There is plenty of research showing that cross-encoders are “very competitive” with the latest models as rerankers and “way more efficient” across standard IR benchmarks, making them the right first production choice, while frontier models earn their keep generating training data and listwise judgments that can be distilled into a custom reranker later.
AI judge
But none of this matters if you cannot measure whether search improved. This is where AI judges are useful, with one important caveat: do not ask a model for a vague relevance score. Decompose relevance into criteria. For a structured catalogue, criteria might be: does the product category match, do the key attributes match, does it satisfy the constraint, and how specific is the result? A result that fails a hard constraint should not score highly just because it is semantically related.
The judge should see structured fields, not a dumped text blob. It should explain each criterion before scoring. And it should be calibrated against human judgments. The LLM-as-judge literature increasingly supports this direction: criteria-decomposed rubrics, few-shot examples, compact grading scales, and periodic human spot checks.
Then compare systems with proper search metrics: nDCG@10 for ranking quality, relevant@10 for how many useful results appear, and a gate-failure rate for hard mismatches. Keep a frozen baseline so you know whether a new version improved search or only changed it.
Conclusion
Adding AI into your search sounds simple but there are a couple of moving components you need to get right, starting from which embeddings or whether you use embeddings at all, to understanding the queries of your users and choosing the right method for the problem. This is without even mentioning fusing results and judging improvements at scale.
What To Pay Attention To
Pay attention: Mythos + Opus 4.7 — Mythos looks real after Mozilla used it to harden Firefox at scale, while Opus 4.7 is the deployable jump in Claude capabilities that matters because many teams already use Claude and Claude Code for serious work.

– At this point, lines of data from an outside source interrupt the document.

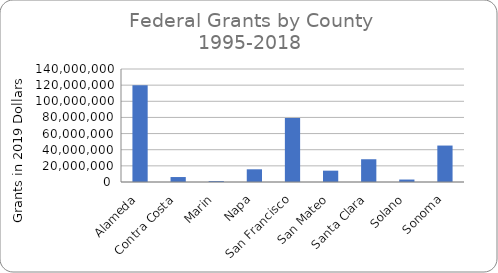
| Category | Series 0 |
|---|---|
| Alameda | 119821116.116 |
| Contra Costa | 6143868 |
| Marin | 1160351.09 |
| Napa | 15727250 |
| San Francisco | 79416743 |
| San Mateo | 14040197.974 |
| Santa Clara | 28188131.789 |
| Solano | 3040512 |
| Sonoma | 45152824 |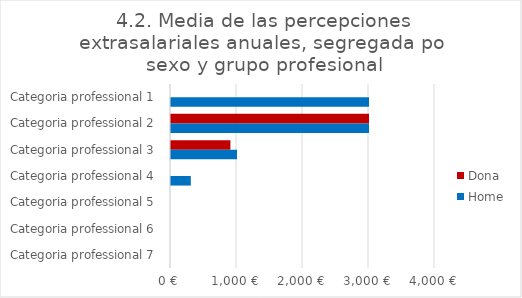
| Category | Dona | Home |
|---|---|---|
| Categoria professional 1 | 0 | 3000 |
| Categoria professional 2 | 3000 | 3000 |
| Categoria professional 3 | 900 | 1000 |
| Categoria professional 4 | 0 | 300 |
| Categoria professional 5 | 0 | 0 |
| Categoria professional 6 | 0 | 0 |
| Categoria professional 7 | 0 | 0 |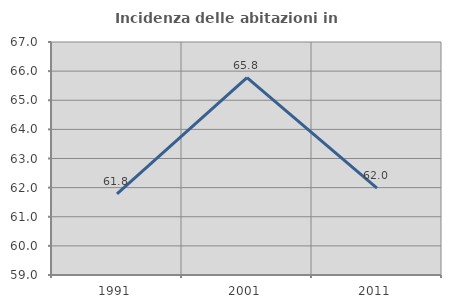
| Category | Incidenza delle abitazioni in proprietà  |
|---|---|
| 1991.0 | 61.789 |
| 2001.0 | 65.778 |
| 2011.0 | 61.981 |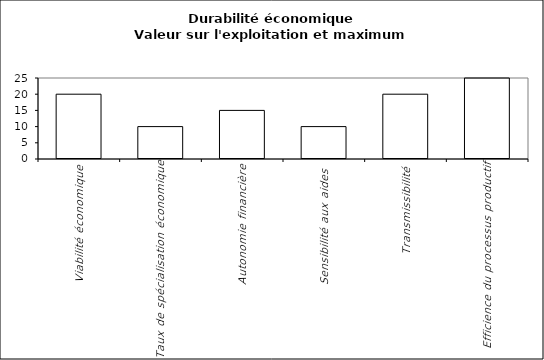
| Category | Valeur de l'exploitation agricole | Complément au maximum |
|---|---|---|
| Viabilité économique | 0 | 20 |
| Taux de spécialisation économique | 0 | 10 |
| Autonomie financière | 0 | 15 |
| Sensibilité aux aides  | 0 | 10 |
| Transmissibilité | 0 | 20 |
| Efficience du processus productif | 0 | 25 |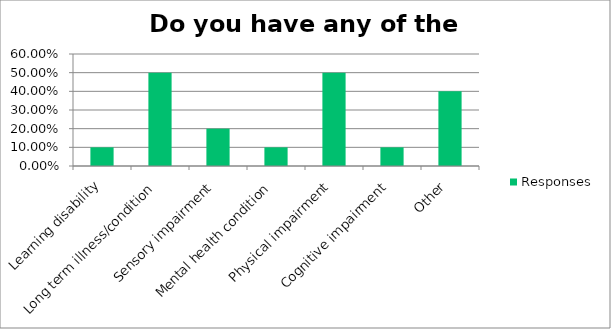
| Category | Responses |
|---|---|
| Learning disability | 0.1 |
| Long term illness/condition | 0.5 |
| Sensory impairment | 0.2 |
| Mental health condition | 0.1 |
| Physical impairment | 0.5 |
| Cognitive impairment | 0.1 |
| Other | 0.4 |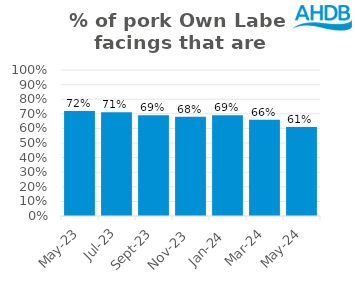
| Category | Pork |
|---|---|
| 2023-05-01 | 0.72 |
| 2023-07-01 | 0.71 |
| 2023-09-01 | 0.69 |
| 2023-11-01 | 0.68 |
| 2024-01-01 | 0.69 |
| 2024-03-01 | 0.66 |
| 2024-05-01 | 0.61 |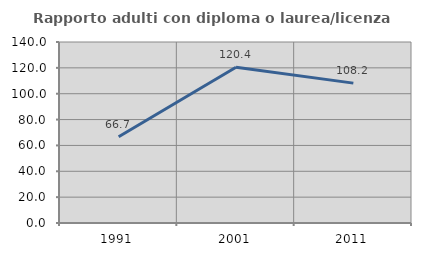
| Category | Rapporto adulti con diploma o laurea/licenza media  |
|---|---|
| 1991.0 | 66.667 |
| 2001.0 | 120.408 |
| 2011.0 | 108.197 |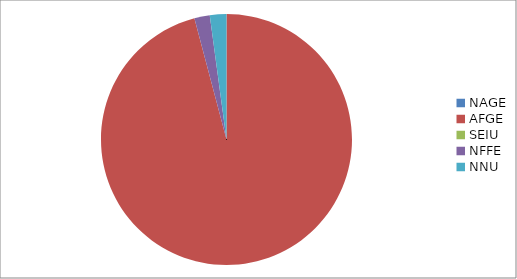
| Category | Series 0 |
|---|---|
| NAGE | 0 |
| AFGE | 11595 |
| SEIU | 0 |
| NFFE | 240 |
| NNU | 258 |

Skip: GPT-5.5 — This feels like the expected OpenAI move: matching the frontier on agentic coding and knowledge work, but not changing the story enough to dwell on.
Skip: Kimi K2.6 + DeepSeek V4 — These releases keep narrowing the open-model gap, especially on cost, but the evidence still points to them trailing the newest frontier models on the hardest real-world agentic work.
Skip: Tokenmaxxing — Token consumption is a bad proxy for productivity, though it is worth watching because it may distort software engineering costs, team metrics, and hiring expectations.
Pay attention: RIP PR / new coding practices — The important shift is that software work is moving upstream from writing and reviewing diffs to describing intent, setting architecture, defining checks, and supervising AI write-review loops.